“The law is very clear,” says Custodia Bank CEO Caitlin Long—except when it comes to the Federal Reserve.
Among the 35 early-adopter banks and credit unions that received access to the new FedNow round-the-clock payment system on Thursday, a name caught her eye: Amsterdam-based Adyen.
Long told Decrypt that the financial technology firm received a bank license in Europe (something common in the EU), then “backdoored itself into the system,” calling it “very un-American” for a European company to get a spot while U.S. firms cannot.
This has led her to claim candidly that The Fed is “not applying the law.”
Long wants her bank, Custodia, to be granted a U.S. federal payments charter, and is leading a fight over access to the FedWire network, which handled over $1 quadrillion in 2022. She is currently in the midst of a lawsuit against the Federal Reserve, which Long says is trying make an example of Custodia and trying to intimidate it to “turn tail and run.”

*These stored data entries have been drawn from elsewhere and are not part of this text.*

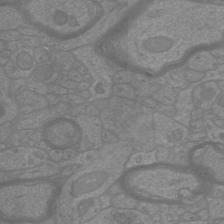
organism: Mouse
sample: Cortical neurons
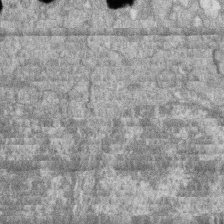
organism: Zebrafish
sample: Cilia; retinal pigment epithelium
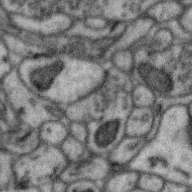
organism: Zebra finch
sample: Brain
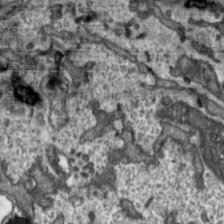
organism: Toxoplasma gondii
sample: Parasites in a vacuole inside a host cell
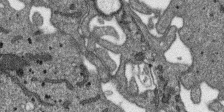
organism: Human
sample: Lung epithelial cells infected with SARS-CoV-2
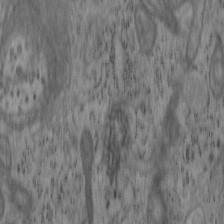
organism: Human
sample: HeLa cells
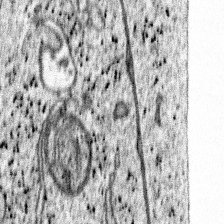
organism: Human
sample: HeLa cells
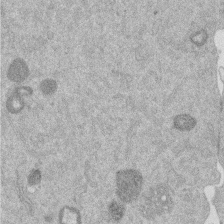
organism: Mouse
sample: Dividing mouse embryo 1 cell stage
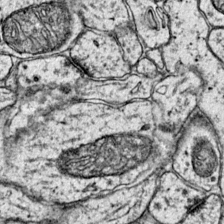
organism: Mouse
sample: Primary visual cortex
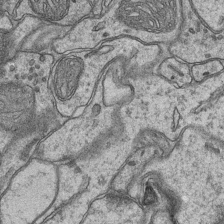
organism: Mouse
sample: CA1 Hippocampus
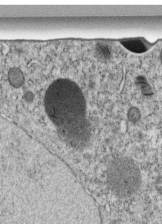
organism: C. elegans
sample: C. elegans embryo early stage
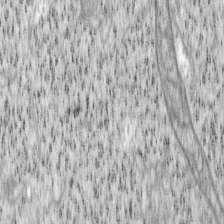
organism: Human
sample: HeLa cells
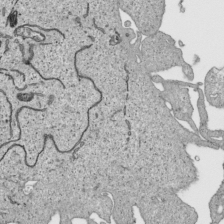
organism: Human
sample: Mitochondria in HCT116 cells
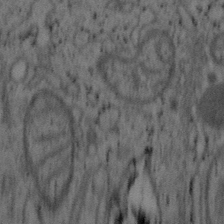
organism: Human
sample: HeLa cells
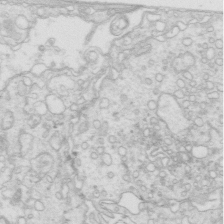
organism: Mouse
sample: Multiciliated cells
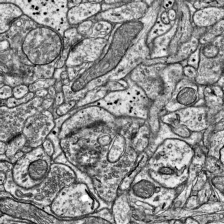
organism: Mouse
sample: Visual Cortex
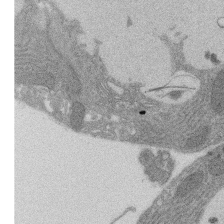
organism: Rat
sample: Salivary granule
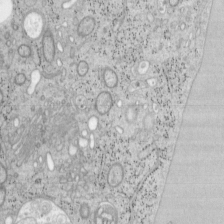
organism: Mouse
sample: OT-I killer T cells with ID8 ovarian cancer cells
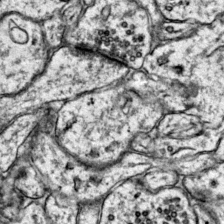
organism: Mouse
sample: Primary visual cortex
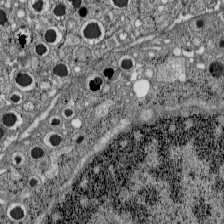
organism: C57BL Mouse
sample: Pancreatic islet
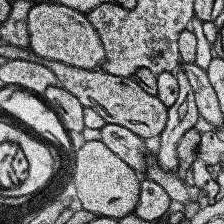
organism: Human
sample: Temporal Lobe
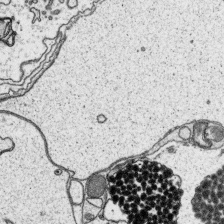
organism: Platynereis dumerilii
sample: Parapodia
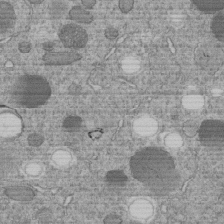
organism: C. elegans
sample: C. elegans embryo early stage
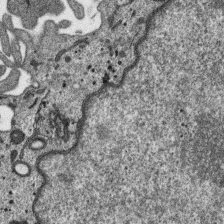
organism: Human
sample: Lung epithelial cells infected with SARS-CoV-2
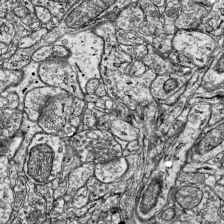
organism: Mouse
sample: Visual Cortex
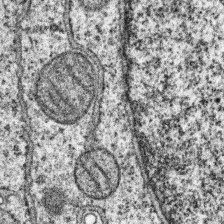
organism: Human
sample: HeLa cells
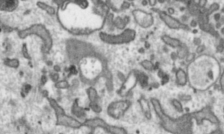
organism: Toxoplasma gondii
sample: Parasites in a vacuole inside a host cell
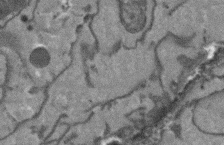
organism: Arabidopsis thaliana
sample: Root tip
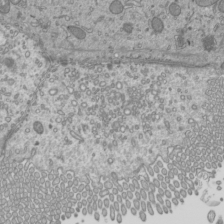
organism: Mouse
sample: Cilia; mouse epididymis
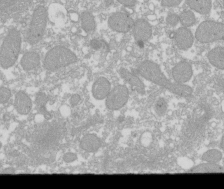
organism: Xenopus
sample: Cilia; centrioles in frog embryo cells
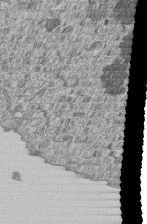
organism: Human
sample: MDA-MB-231 cells
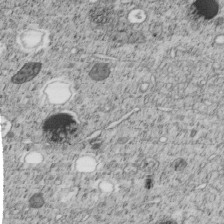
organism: C. elegans
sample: C. elegans embryo early stage
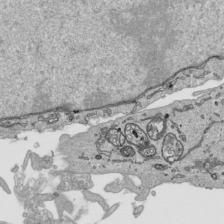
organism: Human
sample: Mitochondria in HCT116 cells
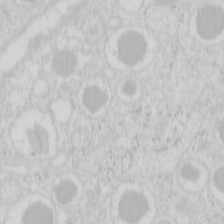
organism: Mouse
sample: Pancreas
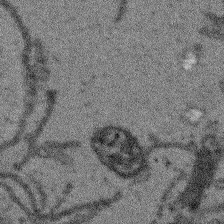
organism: Arabidopsis thaliana
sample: Root tip
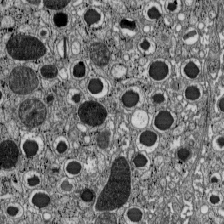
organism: C57BL Mouse
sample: Pancreatic islet
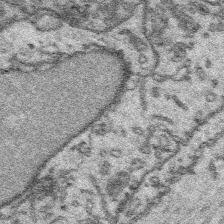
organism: Platynereis dumerilii
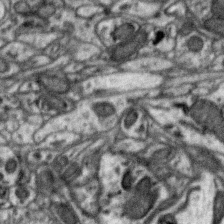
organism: Zebra finch
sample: Brain
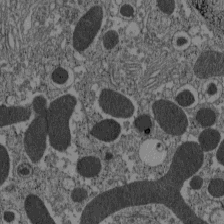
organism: C57BL Mouse
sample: Pancreatic islet
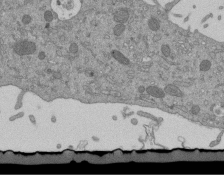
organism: Mouse
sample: ED-1 cell nuclei; centrioles
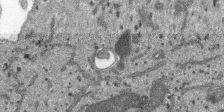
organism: Human
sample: Lung epithelial cells infected with SARS-CoV-2
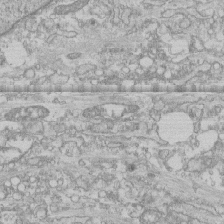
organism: Human
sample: CRL-1474
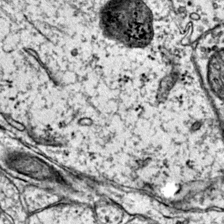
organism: Mouse
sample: Primary visual cortex
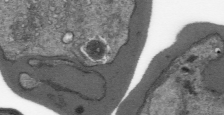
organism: Plasmodium falciparum
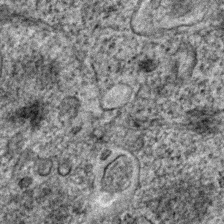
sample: Trachea
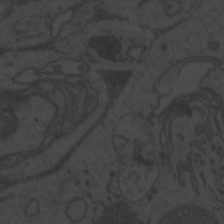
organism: Zebrafish
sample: Macrophage infected with Toxoplasma gondii
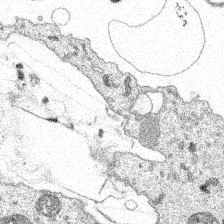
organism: Spongilla lacustris
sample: Multiple
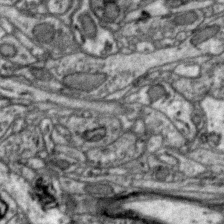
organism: Zebra finch
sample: Brain
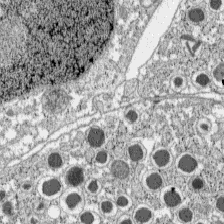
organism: C57BL Mouse
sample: Pancreatic islet
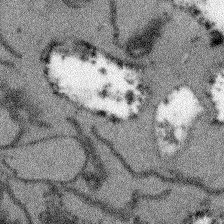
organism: Arabidopsis thaliana
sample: Root tip
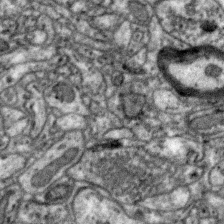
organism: Zebra finch
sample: Brain
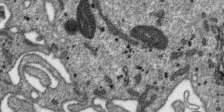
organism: Human
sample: Lung epithelial cells infected with SARS-CoV-2
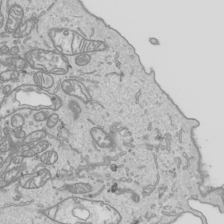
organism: Human
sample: Mitochondria in HCT116 cells
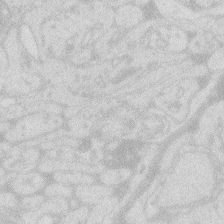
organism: Zebrafish
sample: Macrophage
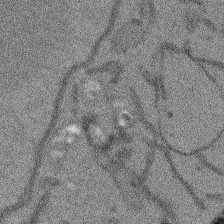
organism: Arabidopsis thaliana
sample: Root tip
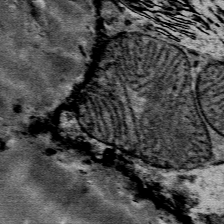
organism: Mouse
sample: Mouse Salivary gland
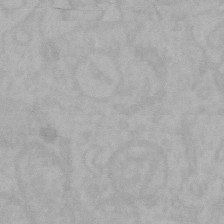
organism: Mouse
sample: Choroid plexus
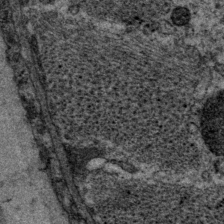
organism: P. pacificus
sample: Pharynx
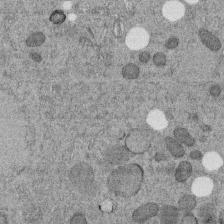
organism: C. elegans
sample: C. elegans embryo early stage
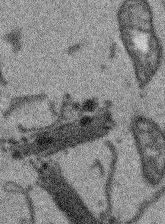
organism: Arabidopsis thaliana
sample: Root tip

Custodia is connected to eight other fintech firms–four of which work in the crypto industry–which have valid charters but are also being blocked by the Fed from acquiring a master account. Long wrote a blog post titled “Here Come The Fintech Banks,” which tells the story of these companies left out in the cold by the Fed.

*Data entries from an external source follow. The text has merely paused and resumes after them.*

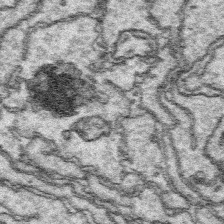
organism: Platynereis dumerilii
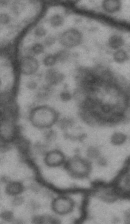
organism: Drosophila
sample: Brain
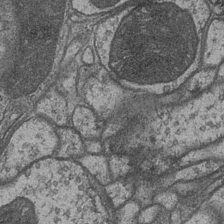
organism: Drosophila
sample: Optic medulla
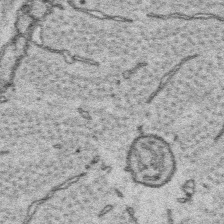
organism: Platynereis dumerilii
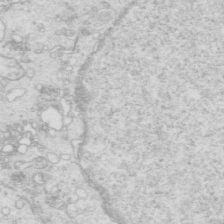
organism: Mouse
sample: Multiciliated cells
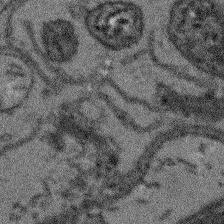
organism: Arabidopsis thaliana
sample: Root tip
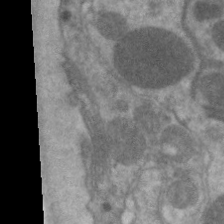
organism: C. elegans
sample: Pharynx
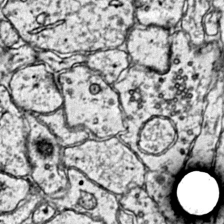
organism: Mouse
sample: Primary visual cortex
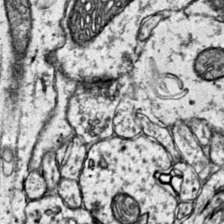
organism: Mouse
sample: Primary visual cortex
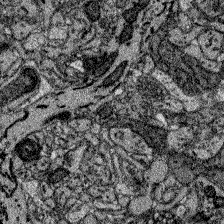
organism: Zebrafish
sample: Larval olfactory bulb
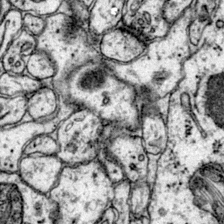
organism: Mouse
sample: Primary visual cortex
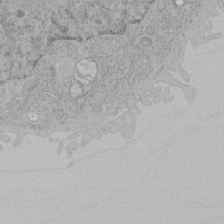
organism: Human
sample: Mitochondria in HCT116 cells
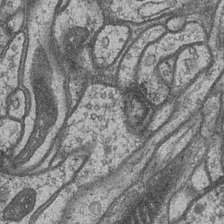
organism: Drosophila
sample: Optic medulla
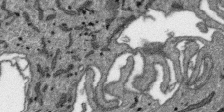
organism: Human
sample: Lung epithelial cells, uninfected (mock) control
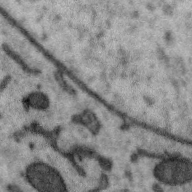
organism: Zebra finch
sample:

A longtime attorney, Long said “this is all bigger than crypto.” On the other hand, she observed, the crypto industry might be the one that ends the government’s overreach. Crypto companies like Ripple, for example, are getting involved in what she calls “bet-the-farm” style lawsuits—and the judicial system seems to be siding with crypto.

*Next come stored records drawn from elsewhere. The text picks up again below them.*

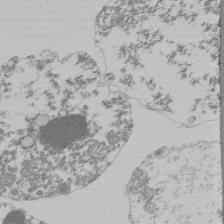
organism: Mouse
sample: Activated Pmel transgenic CD8+ T Cells
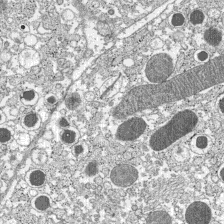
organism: C57BL Mouse
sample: Pancreatic islet
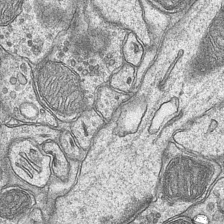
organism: Mouse
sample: CA1 Hippocampus
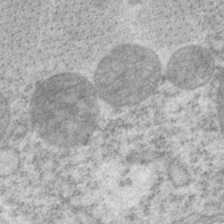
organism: P. pacificus
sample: Pharynx
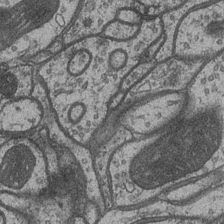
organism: Drosophila
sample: Optic medulla
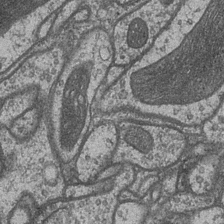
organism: Drosophila
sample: Optic medulla
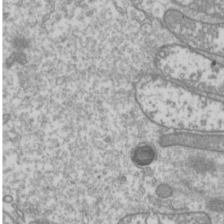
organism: Drosophila
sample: Cell division; meiosis; drosophila spermatocytes
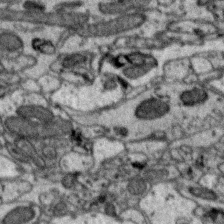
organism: Zebra finch
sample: Brain
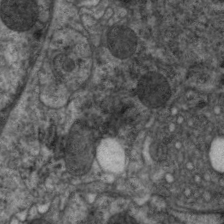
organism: C. elegans
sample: Pharynx
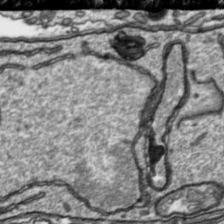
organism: Toxoplasma gondii
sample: Parasites in a vacuole inside a host cell
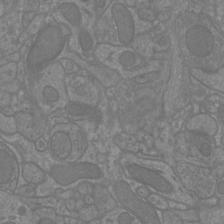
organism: Mouse
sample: Cortical neurons
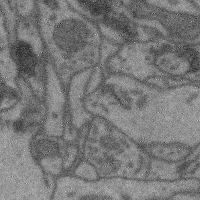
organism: Mouse
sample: Cerebral cortex
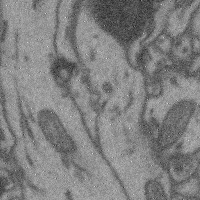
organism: Mouse
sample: Cerebral cortex
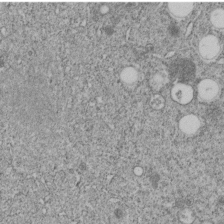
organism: C. elegans
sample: C. elegans embryo early stage
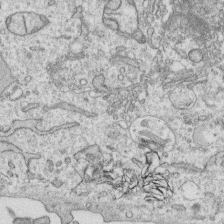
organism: Human
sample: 1205lu cells
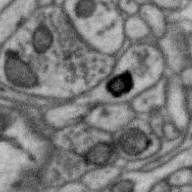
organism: Zebra finch
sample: Brain
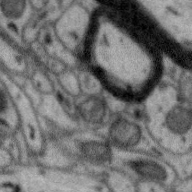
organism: Zebra finch
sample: Brain
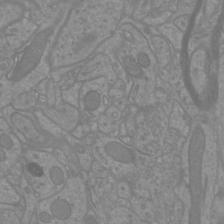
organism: Mouse
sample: Cortical neurons
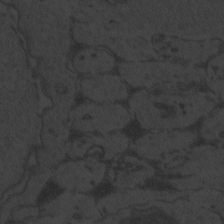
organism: Zebrafish
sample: Macrophage infected with Toxoplasma gondii
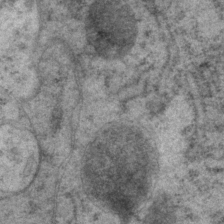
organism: P. pacificus
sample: Pharynx
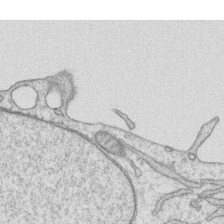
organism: Human
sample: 1205lu cells
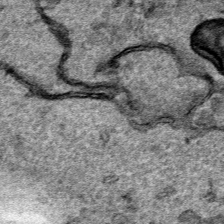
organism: Human
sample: Mitochondria in HCT116 cells
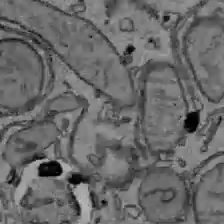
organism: C57BL Mouse
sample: Liver
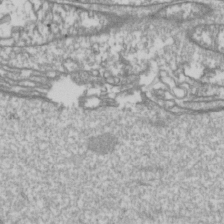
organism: Drosophila
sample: Cell division; meiosis; drosophila spermatocytes
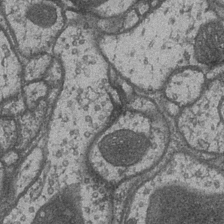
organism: Drosophila
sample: Optic medulla

The current system is also adding extra cost and friction to the industry, Caitlin told Decrypt, pointing to a blogpost by Wire that claimed that “the Fed charges banks a fraction of a cent to send ACH payments, but banks charge their ACH customers a 100 times markup.”
Regardless of her bank’s fight for a master account, Caitlin thinks the new FedNow service is lacking. “It is not interoperable, crossborder, and has a stringent $500,000 transaction payment limit,” claiming it will capture 10% of payments, “but no more than that.”
“This will all play out in the courts,” she projects, with Custodia involved one of two active lawsuits and many more likely to follow.
Long told Decrypt that the Fed claims they will help companies get regulated, and that Custodia has “bent over backwards to comply,” but that the authorities have become am “unmovable mountain.”
Despite the “Fed’s wanton disrespect for the law,” and the frustration she has dealt with over the years with Custodia, Long admits she is “having fun.”